To be sure, our mortality is intense and at times all that we can bear, for which reason it is mercifully short, the very oldest of us living not long past a mere century. If life is so important, does it make any sense for it to be so brief? If each of us is so filled with love, does it seem right that our love ends so quickly? With each human so richly endowed with creativity, can it be that all of our creations corrode and fade away to nothing? Why did my mother’s memory leave before she did, and is our memory of her doomed to the same fate to be lost eventually forever?
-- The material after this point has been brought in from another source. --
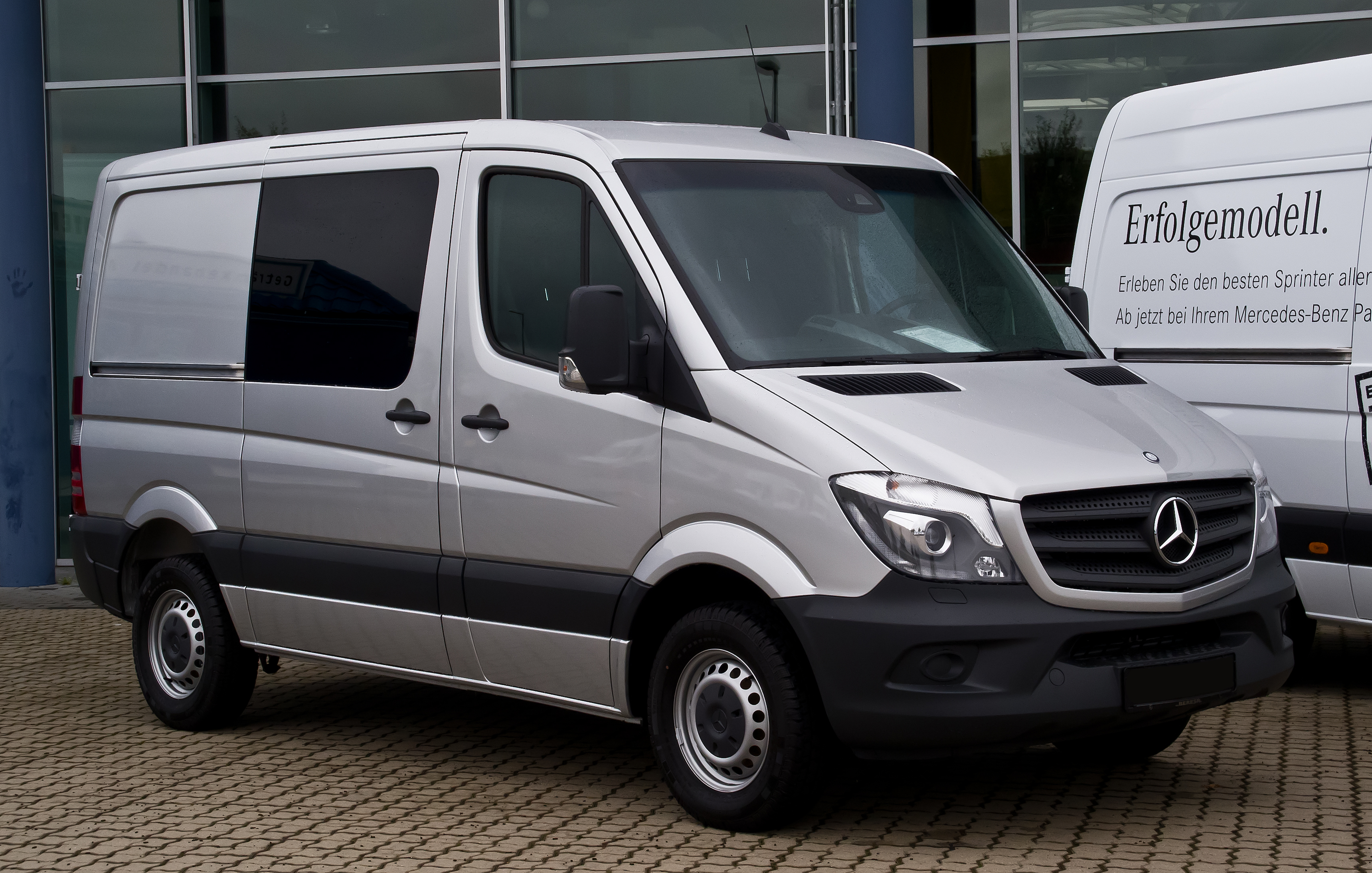 Mercedes-Benz Sprinter Mixto 216 CDI (W 906, Facelift)

The answer of death is yes, all is vain, all will be lost. Christ’s victory over death means that the answer is no, and that all good things are redeemed and preserved forever, and not just preserved, rejuvenated to live and grow without end.

Which is to say that the continuation of life is reasonable, as it is true. The joy of Easter is that its story is real, that through the resurrection of Christ life and all of its riches are to be everlasting, as they should be.

No fact of antiquity is more certain than Christ’s resurrection, no event of the ancient years has left us with more evidence. To the testimonies of those who walked and talked and ate with the resurrected Christ, as preserved in at least five separate records gathered centuries later into the Bible, the Savior has brought to light the witnesses of His visit to His followers in ancient America shortly after His resurrection in Jerusalem. Over the course of three days Jesus Christ taught, healed, and prayed with those who had long been waiting for His appearance, as prophesied by their prophets for six hundred years. More than two thousand of them, one by one, touched the wounds in His hands, feet, and side,

and did see with their eyes and did feel with their hands, and did know of a surety (3 Nephi 11:15)

that this was “Jesus Christ, whom the prophets testified shall come into the world” (3 Nephi 11:10).

Those are the ancient witnesses and evidences. They are to be treasured. These were not ancient experiences to the people who lived them and testified of them. They were just as current and real as anything we experience today. As Christ explained to the Sadducees, God is the God of the living, of life (see Matthew 22:32). We need not rely on the ancient witnesses alone. Christ has called contemporary prophets and Apostles living with us and among us in our day, just as He did during His mortal ministry. Their witness is the same as Peter, James, John, Matthew, Mark, Luke, Paul, Nephi, Mormon, and others who knew with a certainty that Christ rose from the dead as the God of life. In this mortal life death so often seems to prevail that we all need reminders from those who know of the triumph of life.

You can hear their modern words. They report the same message that the Savior has shared with mankind throughout history, but God knows that we each have a need to hear it in our own day.

With confidence, as you enjoy the buds and blossoms of spring, take in their proclamation of life made possible by Christ’s victory over death, by which all that is good is saved.

Of Jesus Christ and Life

Life. Jesus said, “I am the life” (Doctrine & Covenants 11:28).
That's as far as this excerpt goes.